Kerrey’s admissions came in The New York Times Magazine, a story initially quashed by the television networks. Clearly indictable under existing war crime statutes, Kerrey participated in a cover-up of his unit’s killings for nearly three decades while he used his claims to valour to promote his political career.

Following The New York Times revelations, though, two interesting things happened, both relating to how history is constructed, not only as a vision of the past, but as a call to action in the future. In that context, Kerrey’s thinking about his experience in Vietnam, written not too long after he returned, is instructive.

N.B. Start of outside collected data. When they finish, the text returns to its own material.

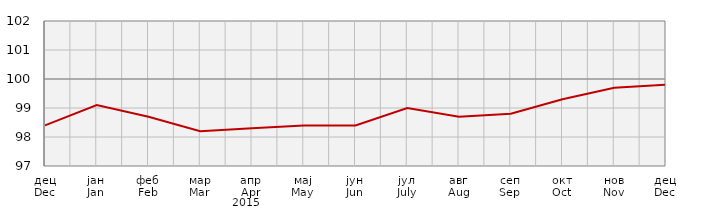
| Category | Индекси потрошачких цијена
Consumer price indices |
|---|---|
| дец
Dec | 98.4 |
| јан
Jan | 99.1 |
| феб
Feb | 98.7 |
| мар
Mar | 98.2 |
| апр
Apr | 98.3 |
| мај
May | 98.4 |
| јун
Jun | 98.4 |
| јул
July | 99 |
| авг
Aug | 98.7 |
| сеп
Sep | 98.8 |
| окт
Oct | 99.3 |
| нов
Nov | 99.7 |
| дец
Dec | 99.8 |
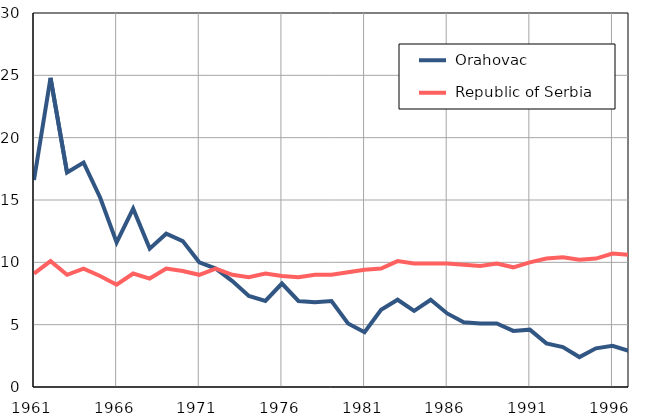
| Category |  Orahovac |  Republic of Serbia |
|---|---|---|
| 1961.0 | 16.6 | 9.1 |
| 1962.0 | 24.8 | 10.1 |
| 1963.0 | 17.2 | 9 |
| 1964.0 | 18 | 9.5 |
| 1965.0 | 15.2 | 8.9 |
| 1966.0 | 11.6 | 8.2 |
| 1967.0 | 14.3 | 9.1 |
| 1968.0 | 11.1 | 8.7 |
| 1969.0 | 12.3 | 9.5 |
| 1970.0 | 11.7 | 9.3 |
| 1971.0 | 10 | 9 |
| 1972.0 | 9.5 | 9.5 |
| 1973.0 | 8.5 | 9 |
| 1974.0 | 7.3 | 8.8 |
| 1975.0 | 6.9 | 9.1 |
| 1976.0 | 8.3 | 8.9 |
| 1977.0 | 6.9 | 8.8 |
| 1978.0 | 6.8 | 9 |
| 1979.0 | 6.9 | 9 |
| 1980.0 | 5.1 | 9.2 |
| 1981.0 | 4.4 | 9.4 |
| 1982.0 | 6.2 | 9.5 |
| 1983.0 | 7 | 10.1 |
| 1984.0 | 6.1 | 9.9 |
| 1985.0 | 7 | 9.9 |
| 1986.0 | 5.9 | 9.9 |
| 1987.0 | 5.2 | 9.8 |
| 1988.0 | 5.1 | 9.7 |
| 1989.0 | 5.1 | 9.9 |
| 1990.0 | 4.5 | 9.6 |
| 1991.0 | 4.6 | 10 |
| 1992.0 | 3.5 | 10.3 |
| 1993.0 | 3.2 | 10.4 |
| 1994.0 | 2.4 | 10.2 |
| 1995.0 | 3.1 | 10.3 |
| 1996.0 | 3.3 | 10.7 |
| 1997.0 | 2.9 | 10.6 |
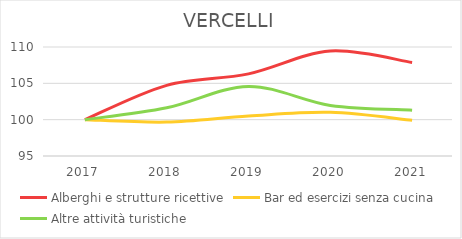
| Category | Alberghi e strutture ricettive | Bar ed esercizi senza cucina | Altre attività turistiche |
|---|---|---|---|
| 2017.0 | 100 | 100 | 100 |
| 2018.0 | 104.724 | 99.665 | 101.634 |
| 2019.0 | 106.299 | 100.502 | 104.575 |
| 2020.0 | 109.449 | 101.004 | 101.961 |
| 2021.0 | 107.874 | 99.916 | 101.307 |
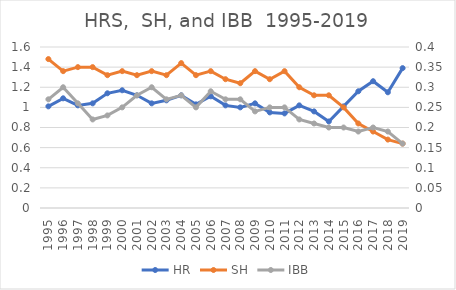
| Category | HR |
|---|---|
| 1995.0 | 1.01 |
| 1996.0 | 1.09 |
| 1997.0 | 1.02 |
| 1998.0 | 1.04 |
| 1999.0 | 1.14 |
| 2000.0 | 1.17 |
| 2001.0 | 1.12 |
| 2002.0 | 1.04 |
| 2003.0 | 1.07 |
| 2004.0 | 1.12 |
| 2005.0 | 1.03 |
| 2006.0 | 1.11 |
| 2007.0 | 1.02 |
| 2008.0 | 1 |
| 2009.0 | 1.04 |
| 2010.0 | 0.95 |
| 2011.0 | 0.94 |
| 2012.0 | 1.02 |
| 2013.0 | 0.96 |
| 2014.0 | 0.86 |
| 2015.0 | 1.01 |
| 2016.0 | 1.16 |
| 2017.0 | 1.26 |
| 2018.0 | 1.15 |
| 2019.0 | 1.39 |
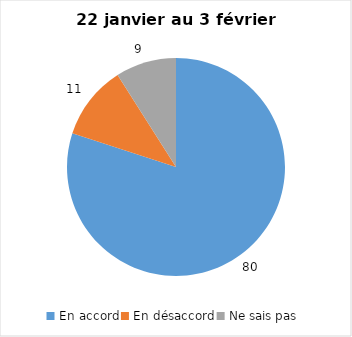
| Category | Series 0 |
|---|---|
| En accord | 80 |
| En désaccord | 11 |
| Ne sais pas | 9 |
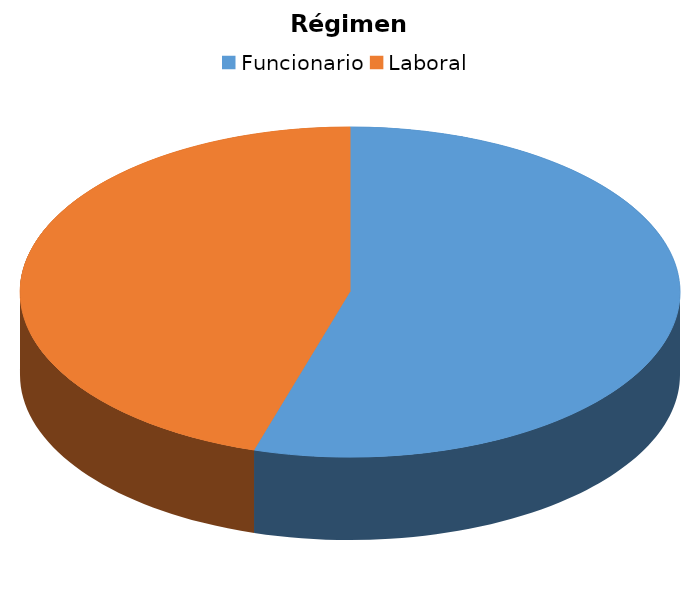
| Category | Régimen Jurídico |
|---|---|
| Funcionario | 140 |
| Laboral | 116 |
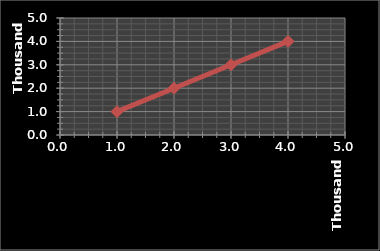
| Category | Series 1 |
|---|---|
| 1000.0 | 1000 |
| 2000.0 | 2000 |
| 3000.0 | 3000 |
| 4000.0 | 4000 |

As the Times article developed, Kerrey and his friends first began to commiserate with one another about the tough times they had, the strain on their consciences, the difficulty they had in living with dirty secrets, how their reputations of valour may be imperfect. Besides, what were we to do when everyone was an enemy? This experience traces the path of many convicted fascist war criminals in Germany who, exposed long after WWII closed, said the same thing.

Second, the debate shifted to who we shall call heroic. The mainstream outlook is now at least two-fold: perhaps nobody, or maybe people like Kerrey since war is hell. Three kinds of heroes are missed altogether.

Certainly those working-class US youth who found themselves enmeshed in a web that led directly to the front lines of battle in Vietnam, those of them who refused to go on burn-all kill-all missions, those who shot their own officers and blew them up in their tents, creating a new word in the lexicon, fragging; those who returned to the US, joined the Vietnam Veterans Against the War, and, denouncing the war, threw their Medals of Honor back at Congress;  those young men and women, black and white, like Bill Marshall and Scott Camil, wounded and decorated heroes who rejected the war, are mostly unnoticed.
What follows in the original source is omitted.